Things to Read on the Afternoon of June 9, 2015

Noted for Your Nighttime Procrastination for June 9, 2015##

Grand To Do List

Screenshot 10 3 14 6 17 PM

Must- and Should-Reads:

Over at Equitable GrowthThe Equitablog

Might Like to Be Aware of:

Must-Read: John Schmitt: OECD: Income Inequality Hampers Growth

Must-Read: John Schmitt: OECD: Income Inequality Hampers Growth: “‘Econometric analysis suggests that income inequality has…

…a sizeable and statistically significant negative impact on growth.’… Between 1990 and 2010 gross domestic product per person in 19 core OECD countries grew by a total of 28 percent, but would have grown by 33 percent over the same period if inequality had not increased…. Lowering inequality by just one ‘Gini-point’ (a standard measure of inequality used by economists) would raise the annual growth rate of GDP by 0.15 percentage points. In a world where policies that boost growth rates by one or two tenths of a percent per year are a big deal, these kinds of outcomes are at the high end of what we can reasonably hope from most policy interventions…. The OECD believes that inequalities in access to education are the most important factor behind the connection between inequality and growth…

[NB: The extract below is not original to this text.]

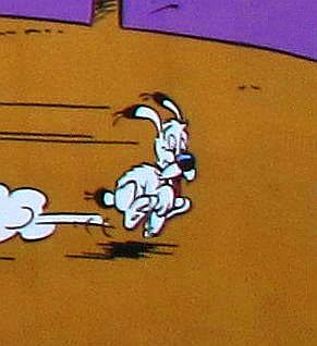 Le chien Idéfix, détail d'une peinture murale des personnages de la BD Astérix, de Goscinny et Uderzo. Lieu : Rue de la Buanderie 33/35 (Washuisstraat 33/35), École maternelle 8/2, ville de Bruxelles, Belgique. Extrait retouché de File:De_Galliers_vallen_aan.JPG.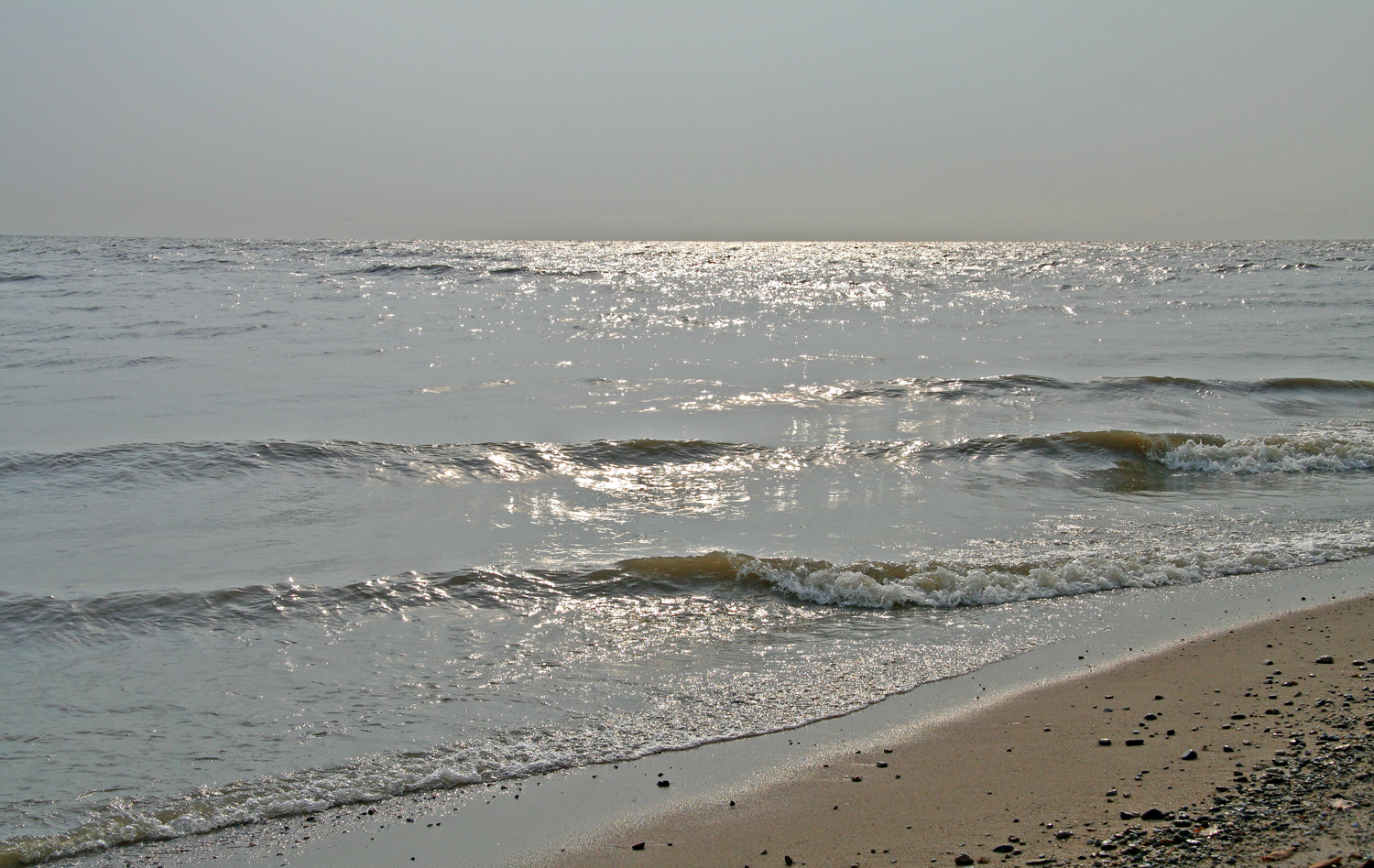 Утро на Ханке.

Must-Read: Gavyn Davies: China: Serious About Reflation

Must-Read: Gavyn Davies: China: Serious About Reflation: “Amid further signs of a weakening economy…

…there is no longer any doubt that a major policy easing is clicking into gear in China. For the first time since 2008, the government has accepted that the economy has hit a patch of serious trouble, and the most recent policy statement by the politburo adopts a much more urgent tone than anything that has preceded it under President Xi Jinping.